And then came the point where “reactive” was no longer acceptable: SLA evidence.

Several customers demanded monthly availability reports. These were manually compiled from logs. It was time-consuming, error-prone, and—crucially—it was not a reliable management basis. Whether SLAs were met was more estimation than measurement.

In parallel, compliance questions increased, especially towards NIS-2, access controls, backup strategies, and evidence documentation. Measures were partially in place—but not auditable. What is not documented, versioned, and exportable does not exist in audits.


The Trigger: “Traceable Operations Platform or Contract Risk”

The turning point came when a strategically important customer made it clear: The operations contract will only be renewed if a modern, traceable operations platform can be demonstrated within a year—including automated monitoring, SLA tracking, and documented incident response processes.

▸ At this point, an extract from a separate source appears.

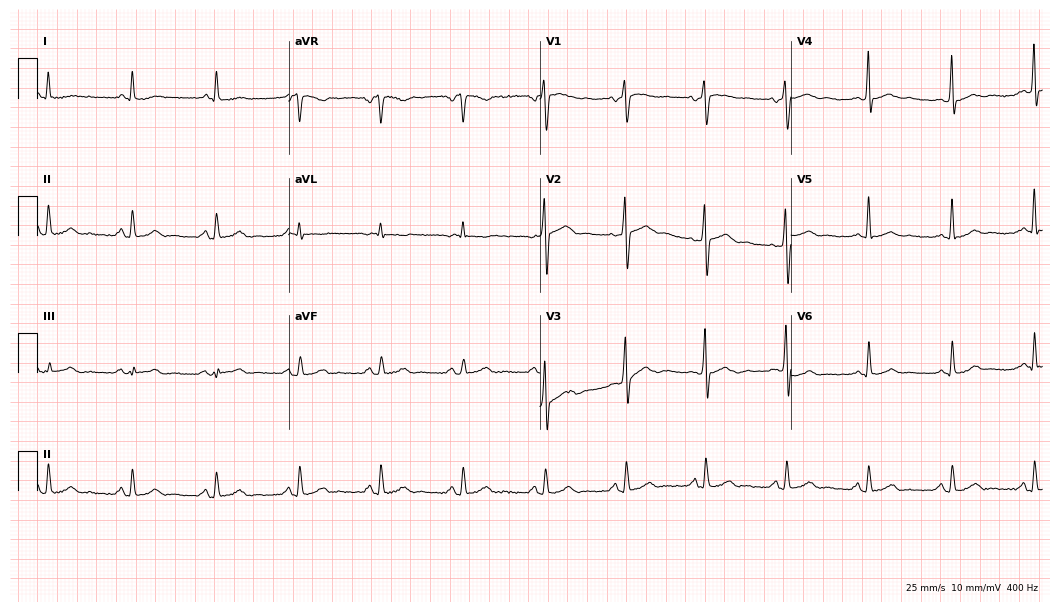
Standard 12-lead ECG recorded from a male, 59 years old. None of these six findings is recorded: first-degree AV block, right bundle branch block (RBBB), left bundle branch block (LBBB), sinus bradycardia, atrial fibrillation (AF), sinus tachycardia.
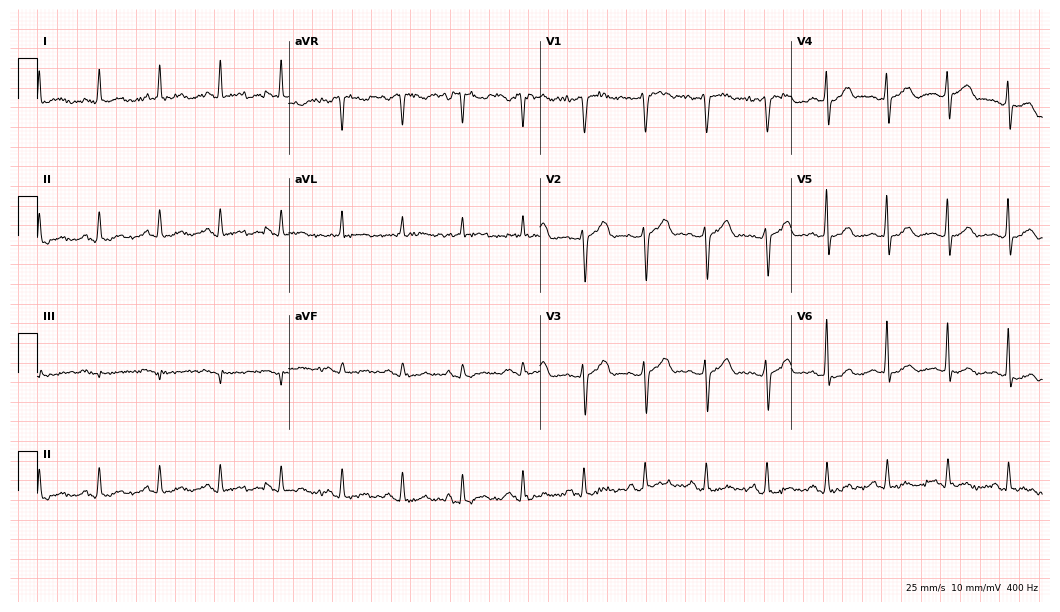
ECG — a male, 66 years old. Screened for six findings — first-degree AV block, right bundle branch block (RBBB), left bundle branch block (LBBB), sinus bradycardia, atrial fibrillation (AF), sinus tachycardia — none is recorded. Findings outside these six are not listed.

For many companies, this is the moment when outsourcing or public cloud appears as a “quick solution.” For this system integrator, that was not an option. Operations were a core competence and part of the value proposition. Customers expected control over infrastructure—and that was to be preserved.

The question was not “How do we outsource operations?” but: How do we build operations so that they are scalable, standardized, measurable, and auditable?

This is where we at ayedo came in.


ayedo’s Approach: Enablement + Platform Engineering Instead of Tool Fireworks

In such projects, success is not determined by the toolset but by the sequence: knowledge, architecture, standardization, automation, operational security.

Kubernetes played a central role—not as a trend. But as a declarative operations model that enables platform logic: desired state, reproducible deployments, standardized workloads, clear interfaces between teams.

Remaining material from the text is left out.